Beitragvon vanquish » Mi 8. Nov 2017, 09:22

Hallo,

Viele Ideen, wenig Zeit... Dennoch möchte ich gerne einen kleinen Erfahrungsbericht zur Erstellung eines Urmodells für eine Pilatus B4 im Maßstab 1:6 aus einer "verlorenen Form" erstellen. Diese Vorgehensweise ist weder neu, noch von mir. Ich habe sie von Georg Schamberger abgeguckt.
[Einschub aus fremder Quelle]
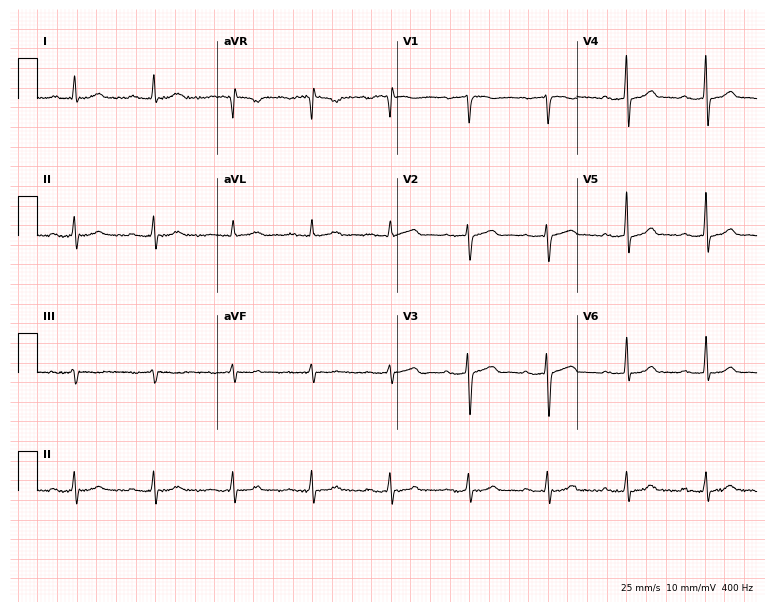
Electrocardiogram (7.3-second recording at 400 Hz), a female, 53 years old. Interpretation includes first-degree AV block.

Hier die Links zu seinen beiden Threads im RC-Network:
Swift S1: http://www.rc-network.de/forum/showthre ... t+urmodell
DG 1000: http://www.rc-network.de/forum/showthre ... -(M-1-3-25)-Bau-mit-quot-schnellem-Urmodell-quot-!?p=3007963&highlight=swift#post3007963

ich habe mich für diese Vorgehensweise aus folgenden Gründen entschieden:
1. ich wollte einfach mal was neues probieren
2. Styrodur ist sehr kostengünstig
3. Im Gegensatz zu positiv gefrästen Urmodellen mit gefräster Trennebene hat man einen "echten" Rumpf in der Hand und kann ggf. leichte Anpassungen vornehmen

Die CAD-Files für eine B4 im Maßstab 1:5 habe ich bereits im Jahr 2013 erstellt (http://www.rc-network.de/forum/showthread.php/383612-Pilatus-B4-Konstruktionszeichnungen-3-Seitenansicht?highlight=pilatus+cad). Profiliert habe im Endeffekt mit einem eigenen (F3b-lastigen) Entwurf, den ich kurz davor für den Swift eines Bekannten gerechnet hatte.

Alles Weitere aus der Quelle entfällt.